The huge corruption case swirling around Brazilian oil company Petrobras is being called the world’s largest, and increasing numbers of Norwegian companies seem to be getting tangled up in it. Norwegian bosses mostly claim no knowledge of any bribes being paid, but investigations are underway on several fronts.
Sevan Marine’s rig deals with Petrobras are not the only business transactions with the corruption-embroiled Brazilian company that are sounding alarms. Several other Norwegian companies are also having to investigate their own transactions because of suspected bribery.
Newspaper Dagens Næringsliv (DN) reported on Monday that the latest company feeling a need to probe suspected or unwitting involvement in the Petrobras scandal is Akastor, which was spun off from the large Norwegian oil supply company Aker Solutions in 2014. It’s now run by Kristian Monsen Røkke, son of the wealthy self-made Norwegian industrialist controlling Aker Solutions, Kjell Inge Røkke.
In addition to new questions tied to payments made by an Akastor subsidiary, both criminal and internal investigations already are underway regarding the involvement of another large Norwegian company, Sevan Marine of Arendal, with Petrobras. DN reported that other Norwegian firms faced with questions about their own dealings with Petrobras include LMG Marin of Bergen, Subsea 7 controlled by London-based Kristian Siem and Rolls Royce Marine.

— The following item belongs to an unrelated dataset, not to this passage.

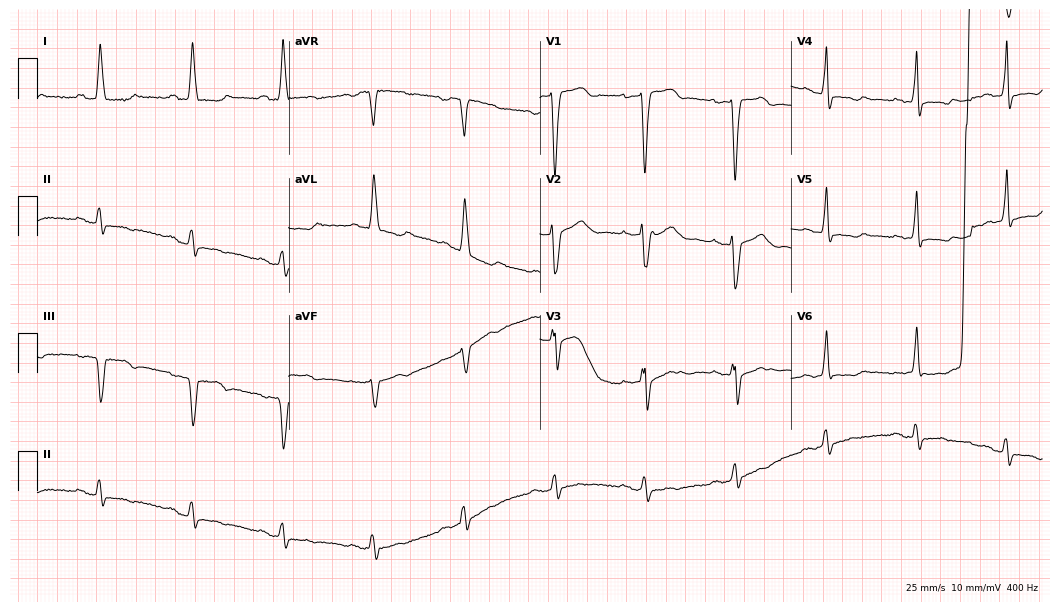
12-lead ECG from a female patient, 81 years old. No first-degree AV block, right bundle branch block (RBBB), left bundle branch block (LBBB), sinus bradycardia, atrial fibrillation (AF) or sinus tachycardia recorded for this tracing.
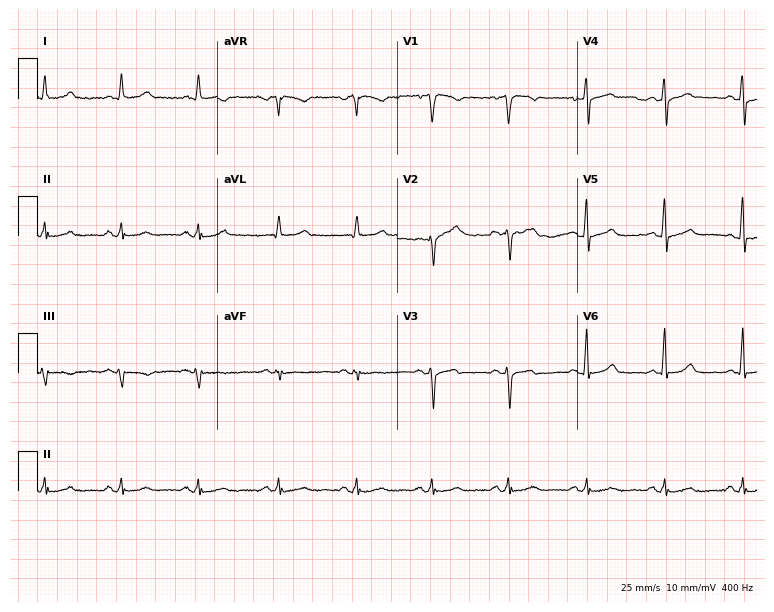
12-lead ECG from a 57-year-old male (7.3-second recording at 400 Hz). Recorded interpretation: within normal limits.

Norwegian companies as a whole have invested an estimated NOK 175 billion (USD 20 billion) in Brazilian ventures, a volume that has prompted various Norwegian government ministers and members of the royal family to make a string of official trips to Brazil in recent years. Monica Mæland, Norway’s current trade minister, was in Brazil this spring with Crown Prince Haakon and a large Norwegian business delegation, officially to enhance ties with Brazilian companies. They arrived, however, in a country plagued by political chaos, corruption allegations, ill effects of the dive in oil prices and high unemployment rates.
“This is a country in a critical situation,” Mæland told DN. “One main reason is the corruption which has been and still is a major problem, first and foremost at Petrobras, combined with the economic downturn in the oil and gas industry.”